Sadness Thursday

reflection — throughout 2025

Even my French teacher knows I have something called Sadness Thursday

Each day of the week, I decide how to feel before our happenstance hurts me

You didn’t know about that, ’cause it happened since our first date’s birthday

And you wouldn’t ask about something like that, who needs emotional foreplay?

Even my therapist says that you acted, sometimes, like you were cheating

Valentine’s Day, you refuse to stay over, damn, who else were you meeting?

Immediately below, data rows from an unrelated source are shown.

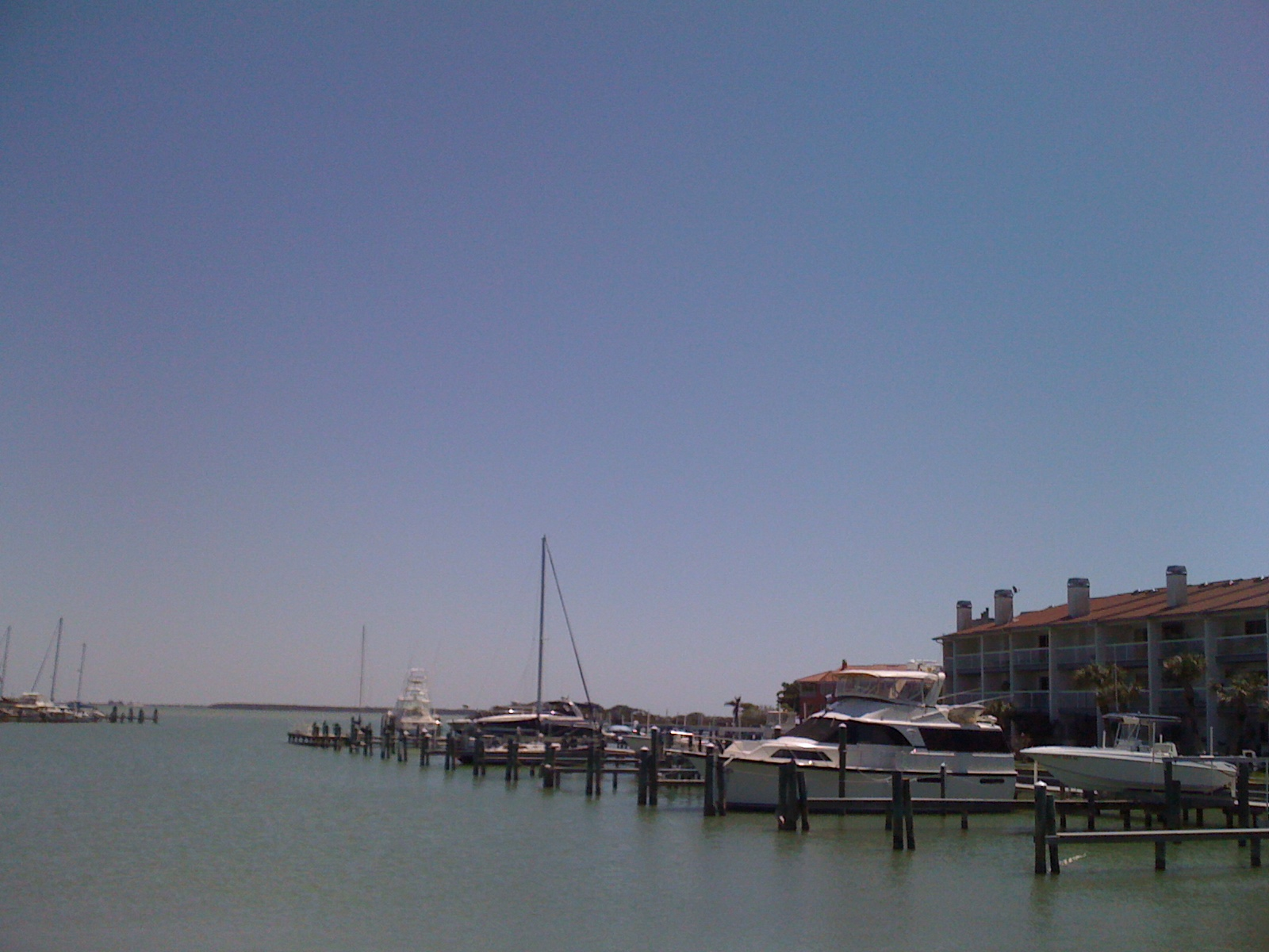 Tierra Verde, FL 33715, USA
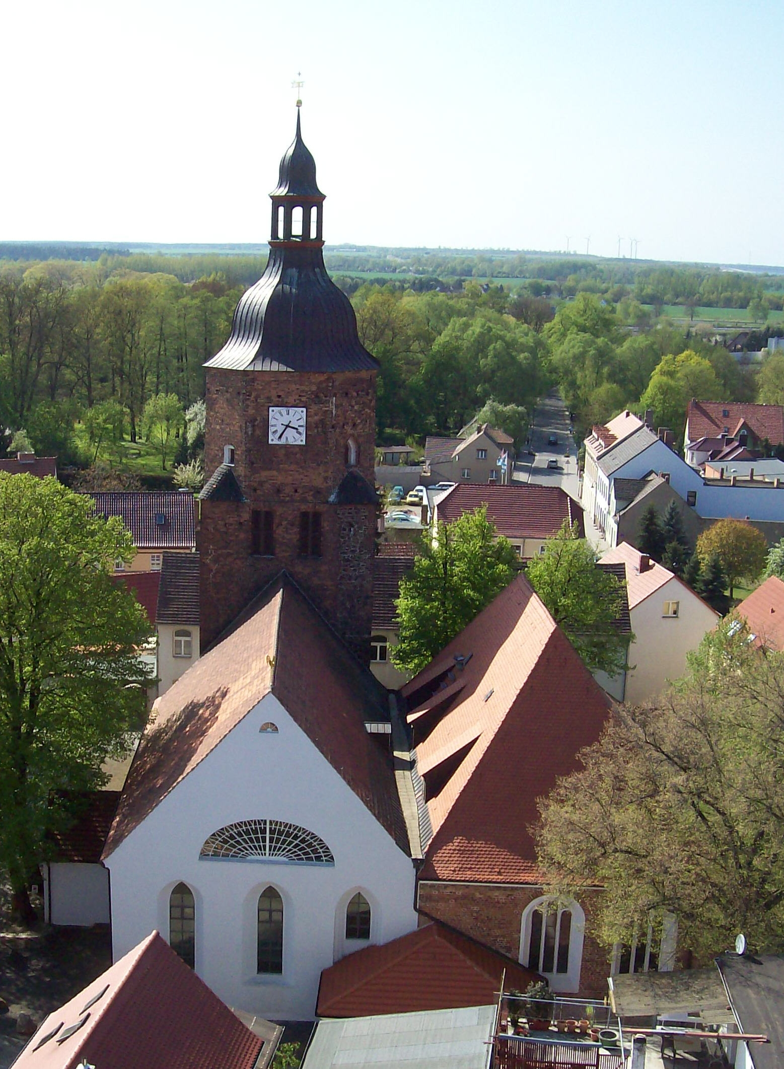 Doppelkirche Vetschau Hornjoserbsce: Serbsko-němska dwójna cyrkej we Wětošowje
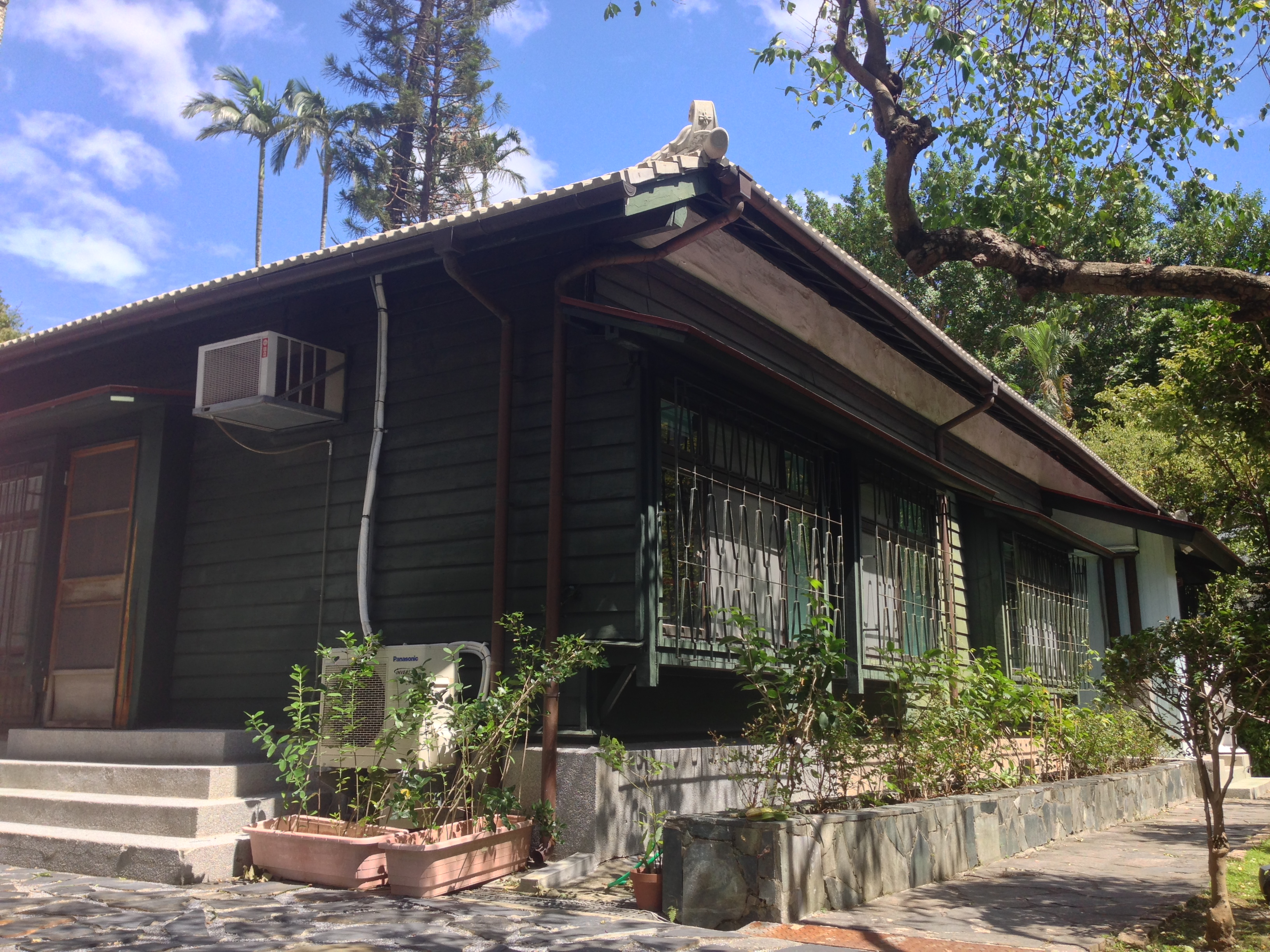 中文（台灣）: 李國鼎故居
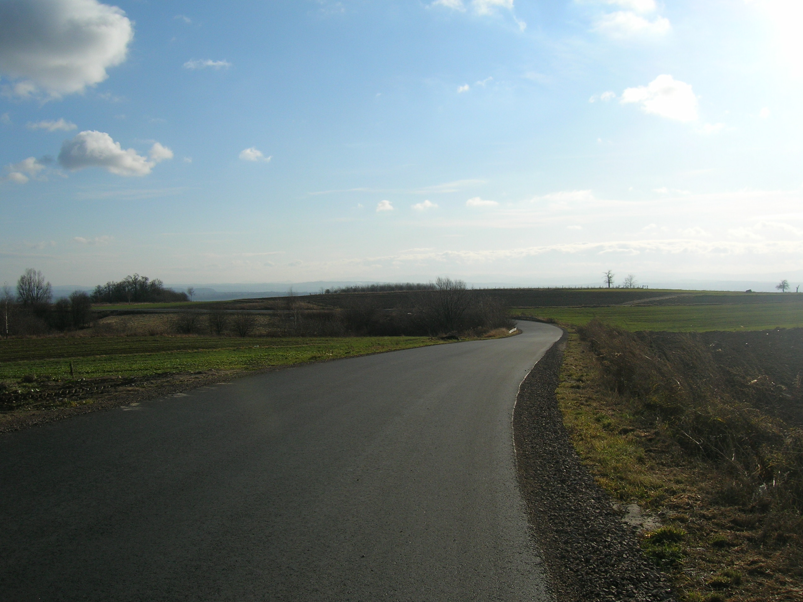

You’d never communicate shit ‘cept in detail how you wanted to … me

But fine I’ll admit, no, it wasn’t some girl that time, you chose to go hunting

Tell me why, why, why, why, why

You would rather go get high

In the basement of a houseparty at our home state’s college

Or make out with some girl who has a boyfriend, to your knowledge

You’d rather waste away in your bedroom, hate yourself but not enough to let me go, all the way

But you’d need to go all the way

And then you go away

I never had a say

And honey,

Even my French teacher knew I had something called Sadness Thursday

Now that I’m out of that school, I’ll be someplace new where you can’t hurt me

You might be older than me but your wisdom peaked with wanting to screw me

Your indecision, might as well be your gun, just go ahead, shoot.